Blade File Transfer System 2.1
This file transfer solution effectively mitigates the problems of unreliable networks by restarting interrupted file transfers where they left off. However, it has a major security loophole.
February 16, 2010
Those of us who live in areas that offer multi-megabit-per-second broadband Internet connections can easily forget that fast and reliable communication isn't the norm in many parts of the world. Some areas suffer with the vagaries of aged telephone networks and satellite links, which can make transferring large files difficult or even impossible.
Blade File Transfer System 2.3 mitigates the problems of unreliable networks by letting you restart interrupted file transfers where they left off, which is a boon when you can't get continuous connectivity to a remote server. It sports other useful features, such as a web-client interface in addition to the native Windows client, a command-line utility that can synchronize directories while minimizing data transfers, and email notification of transfer status.
Why not just use FTP? FTP is an insecure protocol that can open your server to hacker attacks. Although other secure file transfer solutions exist—such as FTP over SSL (FTPS) in Windows Server 2008's IIS 7.0 and the restart-enabled open-source FileZilla (filezilla-project.org)—they lack the convenient web GUI supplied by Blade File Transfer System.
Hard to Install But Easy to Use
Installing Blade File Transfer System isn't for the faint of heart. The bundled installer merely extracts a minimal installer and a how-to PDF document describing post-installation steps, which are numerous. For example, you must manually set IIS directory permissions, generate and install an SSL certificate, and create an IIS application pool. The installer could automate these steps to greatly simplify the setup process and head off potential missteps. In addition to the post-installation steps, you must manually create users' download and upload folders.
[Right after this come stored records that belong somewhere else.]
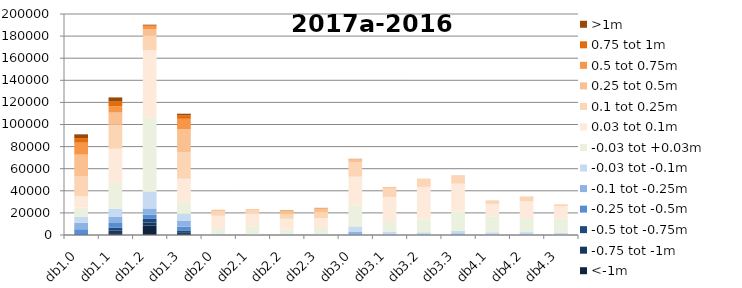
| Category | <-1m | -0.75 tot -1m | -0.5 tot -0.75m | -0.25 tot -0.5m | -0.1 tot -0.25m | -0.03 tot -0.1m | -0.03 tot +0.03m | 0.03 tot 0.1m | 0.1 tot 0.25m | 0.25 tot 0.5m | 0.5 tot 0.75m | 0.75 tot 1m | >1m |
|---|---|---|---|---|---|---|---|---|---|---|---|---|---|
| db1.0 | 1 | 14 | 694 | 4497 | 5763 | 5658 | 8299 | 10056 | 18096 | 19636 | 10811 | 4161 | 3431 |
| db1.1 | 1689 | 2192 | 2834 | 4124 | 5531 | 7277 | 23548 | 30863 | 21778 | 10999 | 5786 | 4151 | 3741 |
| db1.2 | 8483 | 2884 | 3213 | 3989 | 5460 | 15127 | 67428 | 60631 | 13338 | 5662 | 2916 | 720 | 474 |
| db1.3 | 935 | 993 | 2214 | 3354 | 5262 | 6382 | 9916 | 21860 | 23968 | 20905 | 9342 | 3240 | 1369 |
| db2.0 | 34 | 33 | 38 | 125 | 346 | 573 | 4344 | 11879 | 4023 | 1257 | 93 | 12 | 5 |
| db2.1 | 0 | 2 | 2 | 15 | 78 | 366 | 7185 | 11916 | 2790 | 941 | 46 | 0 | 0 |
| db2.2 | 0 | 1 | 10 | 179 | 322 | 454 | 3786 | 9989 | 4358 | 2310 | 895 | 155 | 15 |
| db2.3 | 18 | 17 | 28 | 58 | 231 | 551 | 5394 | 9091 | 5444 | 2923 | 607 | 87 | 102 |
| db3.0 | 35 | 26 | 73 | 483 | 2495 | 4626 | 19009 | 26089 | 13200 | 2434 | 197 | 56 | 175 |
| db3.1 | 1 | 3 | 19 | 196 | 893 | 1934 | 9666 | 21706 | 8146 | 754 | 63 | 17 | 27 |
| db3.2 | 3 | 5 | 7 | 148 | 708 | 1573 | 11676 | 29481 | 6849 | 452 | 29 | 11 | 2 |
| db3.3 | 10 | 24 | 83 | 315 | 1063 | 2154 | 17383 | 25428 | 6622 | 722 | 90 | 18 | 8 |
| db4.1 | 0 | 1 | 19 | 119 | 580 | 1714 | 14442 | 11274 | 2751 | 349 | 6 | 2 | 0 |
| db4.2 | 0 | 1 | 12 | 115 | 733 | 1751 | 12603 | 15358 | 3725 | 466 | 23 | 5 | 1 |
| db4.3 | 3 | 4 | 12 | 98 | 371 | 1600 | 12734 | 11294 | 1549 | 147 | 9 | 3 | 1 |

Once installed, however, Blade File Transfer System is straightforward to run. Users can install a native Windows client or access a web portal that downloads a .NET runtime file transfer utility. In both the Windows and web GUIs, the user simply selects files to be transferred and initiates the copy operation. This is where the system's fault tolerance comes into play. If the client's network connection is broken or if the server gets rebooted, Blade File Transfer System automatically restarts the file transfer from where it left off, without missing a byte.
The Advantages
On slow, unreliable networks, large file transfers could take hours or days—longer than anyone wants to sit around waiting. Blade File Transfer System has a convenient email notification feature that lets you know when a transfer completes or if a restart is required. Its command-line utility lets you synchronize files between a server and client, copying only the files that have changed, minimizing the amount of data that must be copied to maintain parallel file repositories. (This feature isn't available through either GUI.)
Blade File Transfer System has a few other advantages, such as the ability to move files up to a terabyte in size, which is far larger than the files you can move with Microsoft's FTPS utility. In addition, the files will pass through most firewalls without special configuration requirements because the system uses SSL/Transport Layer Security (TLS) transport, which is also known as HTTP Secure (HTTPS) transport.
The Disadvantages
Blade File Transfer System has a couple negatives—and one is serious. If you neglect to install a digital certificate, it authenticates users and transfers files without encryption. More important, it doesn't warn you by sending a message to the client or logging an error on the server. Nothing in the installation process forces you to install a certificate, which is an easy step to miss, especially given the minimal guidance about SSL provided in the installation guide. This oversight contravenes enterprise-level security practices, which is to fail in a “safe” state, especially for a product at this price that claims data protection as a major feature. Even worse, the system fails to record in its audit log that encryption isn't operational. Even a basic web browser clearly depicts when a session is unencrypted. Blade File Transfer System should display the security status during transfers, log that status for every file moved, and alert users when data is being sent unencrypted.
The second negative is a buyer's caveat: Blade File Transfer System requires separate CALs for each user (including web and command-line users) and comes bundled with only five CALs. This could be a deployment limitation if you're looking for a way to interact with many customers in, for example, a tech support environment.
Useful But Needs Work
If you need to securely move large or numerous files on less-then-perfect networks or if you want to give your users a simple web-based file transfer interface, Blade File Transfer System is a useful solution. However, the serious security flaw I found regarding unenforced encryption must be remedied before I can recommend it wholeheartedly.